Feast on Us files its kitchen address at 645 Hudson Street # A, New York, NY 10014. That puts the operation in the Far West Village, the stretch of Hudson Street between Bleecker and Gansevoort that runs as a tight commercial spine through dense walk-up housing and converted-warehouse loft buildings. For an event caterer, the address is not symbolic; it is operational. Most of the catered events the kitchen serves are within a 15-minute van ride, which compresses delivery timelines and changes what kinds of menus the kitchen can run efficiently.
The 15-minute event radius and what it allows
From 645 Hudson Street, a catering van can reach Pier 57 in 9 minutes, the Whitney rooftop in 6, the Standard’s Boom-Boom level in 7, the High Line entrances at Gansevoort or 14th Street in 5, and the High Line Nine gallery row in 4. That clustering allows a kitchen to run a tighter food timeline than a longer-haul operator can. Plated dinners hold quality better when the transit gap between finish and plate is under 20 minutes; the Hudson Street base gives the kitchen that margin for most downtown events without resorting to par-cooking tricks.

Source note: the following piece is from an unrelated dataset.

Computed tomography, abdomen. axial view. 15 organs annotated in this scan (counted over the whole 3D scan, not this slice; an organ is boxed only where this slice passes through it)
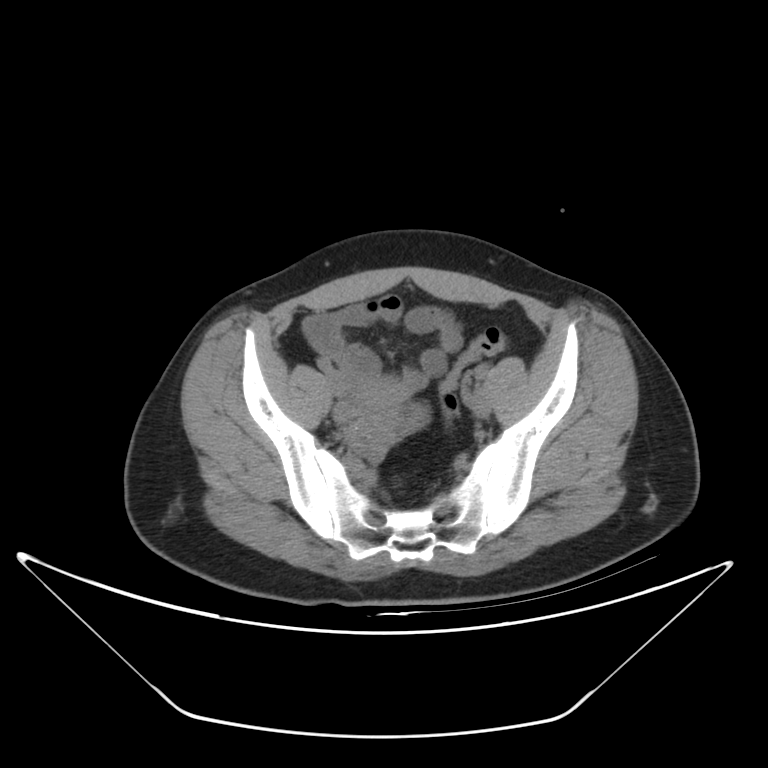 <organs><organ name="prostate/uterus" x1="356" y1="378" x2="405" y2="428"/></organs>

Menu shapes that fit the corridor’s event spaces
West Village loft venues and Meatpacking rooftop spaces share a constraint set: no full kitchen on site, limited gas for finishing, often a freight elevator that constrains equipment size, and seating arrangements that put guests in standing or low-seated mixed configurations. Menus that perform best in those spaces lean on items that hold heat in chafing or transport boxes, plated salads that finish at room temperature, and crudo or composed cold first courses. Hot mains are usually braises rather than à-la-minute proteins. A caterer that picks Hudson Street as its base is sized for that menu shape.
The wedding-catering thread
The listing’s primary category is wedding catering, and West Village wedding events have a particular shape: smaller guest counts (often 60–120) at private venues like loft galleries or rooftop spaces, two-event-day pattern with a Friday rehearsal followed by Saturday reception, and a strong tilt toward seasonal-ingredient menus. Catering pricing in this corridor tends to bid on a per-person basis with a clearly broken-out staffing line. Asking on the first call whether the bid includes service staff, rental coordination, and beverage program separation gets at how the kitchen actually packages the proposal.
Calling: timing the first conversation
The listed phone is +1 212-242-8231. For wedding intake, the practical window is 6 to 9 months ahead of the event date. For corporate intake (smaller, faster turnaround), 4 to 8 weeks is typical. The first conversation usually covers headcount, venue, dietary constraints, and whether the event is sit-down, family-style, or stations — the four variables that drive almost every downstream menu and staffing decision.
Getting to 645 Hudson Street
The address is a 4-minute walk from the Christopher Street 1 train, 6 minutes from the West 4th Street A/B/C/D/E/F/M hub, and about 8 minutes from the 14th Street A/C/E. Loading-zone parking on Hudson Street is enforced; the side blocks of West 12th and Bank Street typically have better access. The kitchen entrance for prep deliveries is around the corner; events are dispatched from the Hudson Street curb.